**Work item:** The lines below starting at the line containing "Cannula, la prima" and ending at the line containing "Gare d'Orléans à Bordeaux-Bastide" are to be repeated exactly, with both ends kept and nothing else added.

**Records shown:**
+-------+
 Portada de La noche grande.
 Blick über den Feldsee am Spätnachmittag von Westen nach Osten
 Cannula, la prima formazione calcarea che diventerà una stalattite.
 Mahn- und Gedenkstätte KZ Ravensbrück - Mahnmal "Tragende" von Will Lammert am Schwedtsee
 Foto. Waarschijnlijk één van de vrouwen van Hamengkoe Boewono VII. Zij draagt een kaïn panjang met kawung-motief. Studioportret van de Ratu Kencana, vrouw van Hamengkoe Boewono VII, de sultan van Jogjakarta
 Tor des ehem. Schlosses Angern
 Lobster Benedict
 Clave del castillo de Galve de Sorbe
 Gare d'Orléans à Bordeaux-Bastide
+-------+
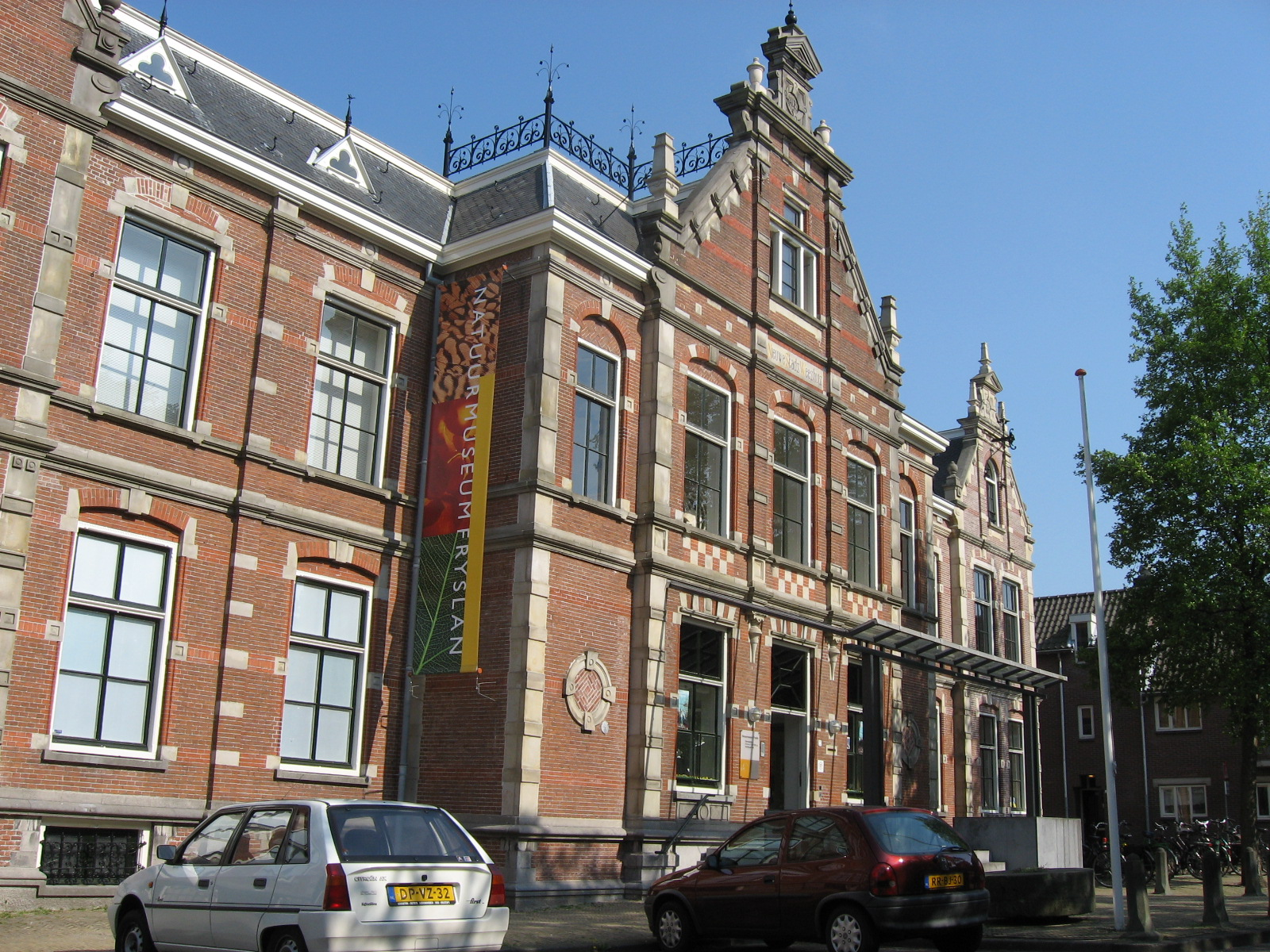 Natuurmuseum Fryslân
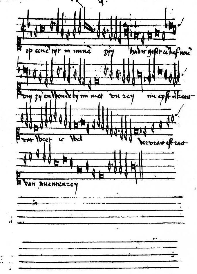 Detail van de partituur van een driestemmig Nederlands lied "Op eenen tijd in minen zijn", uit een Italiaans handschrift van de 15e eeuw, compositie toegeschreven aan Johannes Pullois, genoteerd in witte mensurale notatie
+-------+
**Solution below:**
 Cannula, la prima formazione calcarea che diventerà una stalattite.
 Mahn- und Gedenkstätte KZ Ravensbrück - Mahnmal "Tragende" von Will Lammert am Schwedtsee
 Foto. Waarschijnlijk één van de vrouwen van Hamengkoe Boewono VII. Zij draagt een kaïn panjang met kawung-motief. Studioportret van de Ratu Kencana, vrouw van Hamengkoe Boewono VII, de sultan van Jogjakarta
 Tor des ehem. Schlosses Angern
 Lobster Benedict
 Clave del castillo de Galve de Sorbe
 Gare d'Orléans à Bordeaux-Bastide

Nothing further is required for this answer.